We are more than half way to the asthma inhaler transition.
On December 31, 2008, asthmatics' old tried and true CFC-based inhalers will be taken off the market and replaced with HFA-based inhalers.
The New York Times wrote a piece about the transition outlining some critical differences between the old and the new inhalers.
From the New York Times: "Studies show that HFA inhalers are as effective as CFC inhalers and have the same rate of side effects. But if they are not used properly, patients will not get adequate doses."
There at least four critical differences:
• HFA inhalers must be pumped four times to prime them - a number that was not so critical with the more forgiving CFC inhalers, said Dr. Leslie Hendeles, professor of pharmacy and pediatrics at the University of Florida. And each brand of the newer inhaler requires a different frequency of priming .
• HFA inhalers have a weaker spray. Where CFC inhalers deliver a powerful force that feels as if the airway is being pushed open, the newer ones provide a warm, soft mist that also has a distinct taste.
• The HFA inhalers also require a slower inhale. If people worry that it's not working, they may not take the second puff, may fail to wait the necessary 30 seconds between puffs or may take too many puffs.
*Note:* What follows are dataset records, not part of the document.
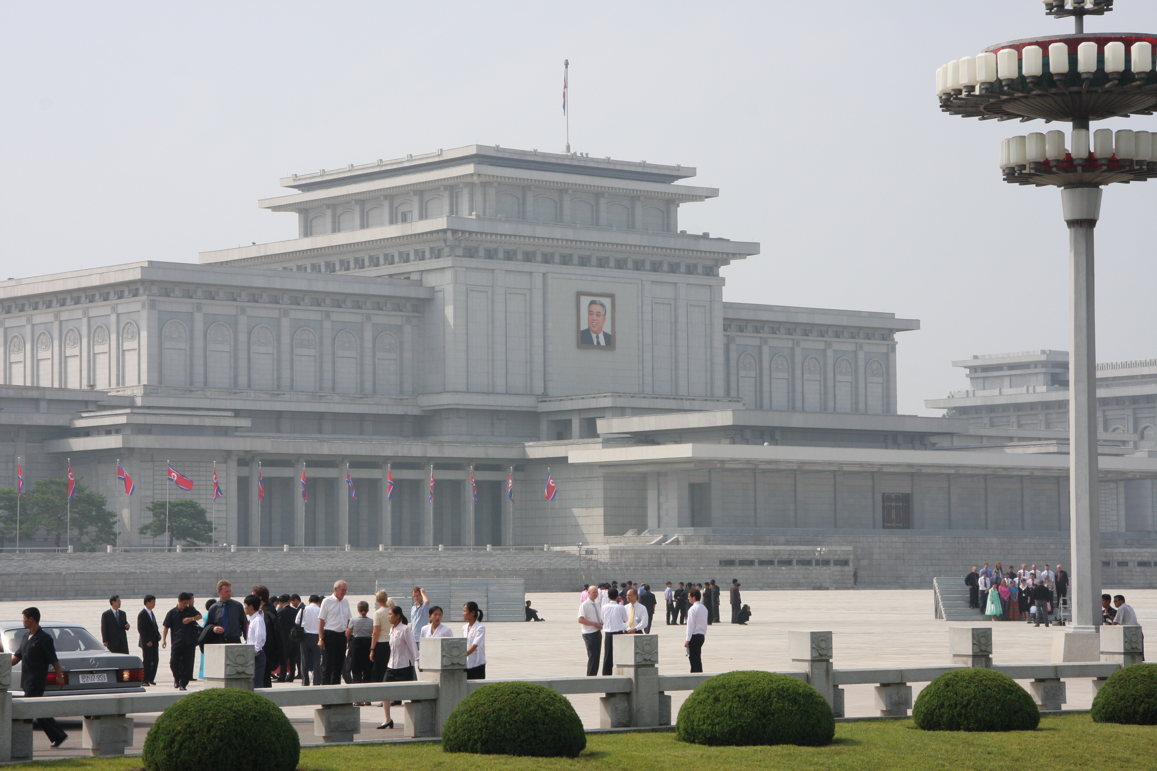 Kumsusan Memorial Palace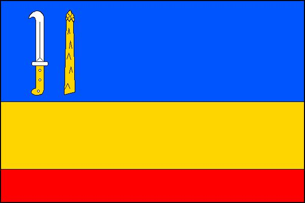 Vlajka obce Trboušany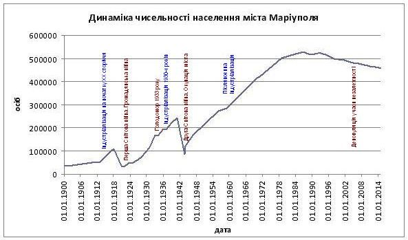 рост населения Мариуполя в ХХ веке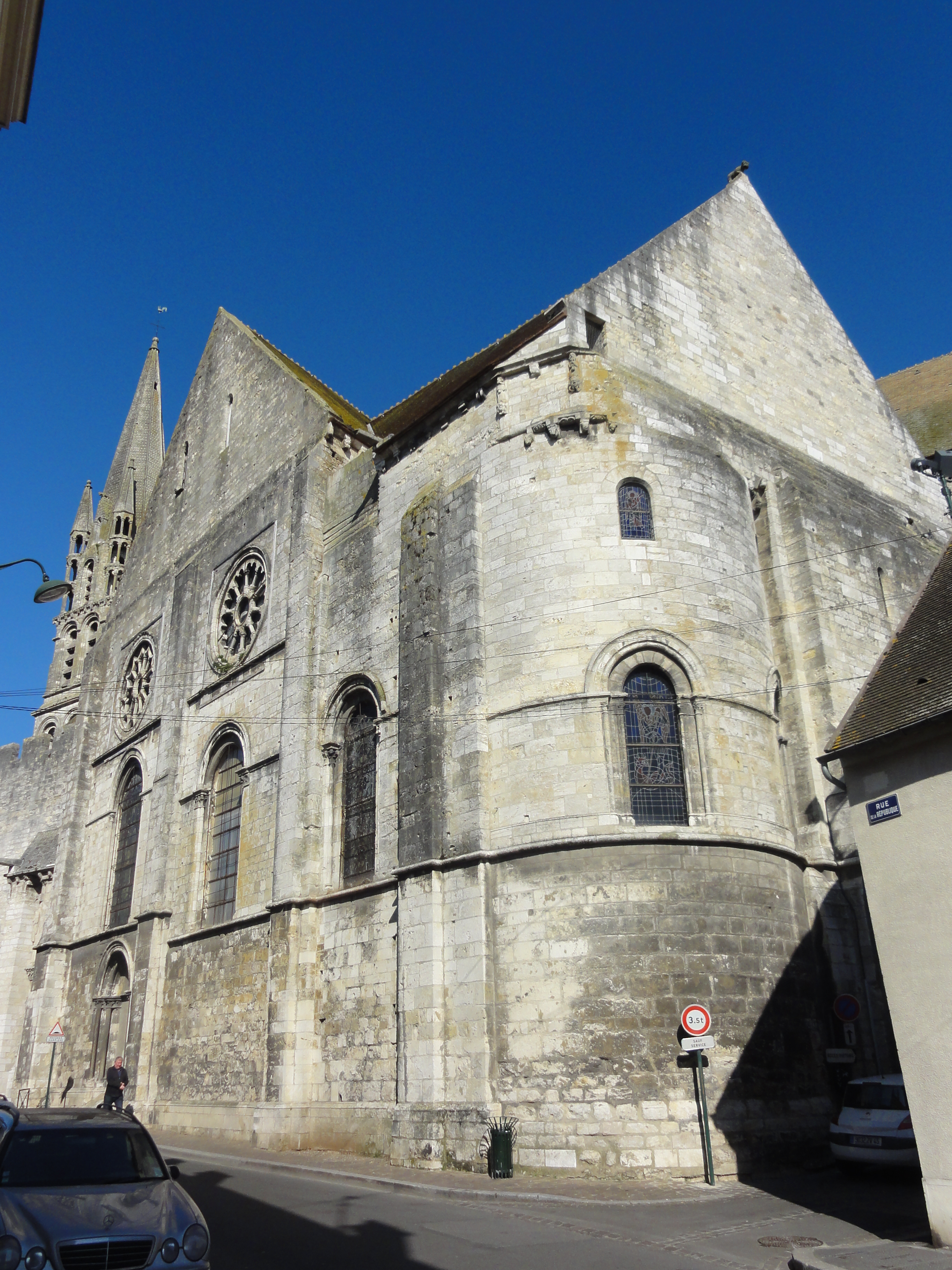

Their anxiety may rise, further constricting their airways.
• HFA inhalers need to be washed with warm water and air dried once a week. The medication is stickier and will clog the hole, reducing the amount of medication the spray delivers.
"There are also important differences among the brands, though some doctors simply write Albuterol HFA on the prescription, leaving the pharmacist to choose the brand. Only one, Ventalin, has a dose counter, which helps users keep track of how much medication is left. ProAir appears to be on many insurance companies' lists of approved medications, but it has the softest spray..."
How many of you have scheduled appointments with your primary care physicians to discuss your asthma plan, your asthma care and how to use your new inhaler in case of emergencies?
AAFA has a great site called Transition Now that highlights questions to ask your primary care doctor, allergist or pulmonologist.
Questions to Ask Your Physician about the Inhaler Transition
* How can I transition to an HFA inhaler now?
* What should I expect from my HFA inhaler?
* In addition to my quick-relief inhaler, do I need a maintenance medication to manage my asthma?
* Are my strategies for asthma-trigger avoidance up-to-date?"
Too many asthmatics use their inhaler as a the primary treatment in their asthma care plan. As AAFA states: "When you talk to your doctor about transitioning, think about whether you find yourself using your albuterol quick-relief inhaler more than twice a week. If so, your asthma may not be properly controlled and you and your doctor may need to re-evaluate your long-term maintenance plan and the need for other treatments."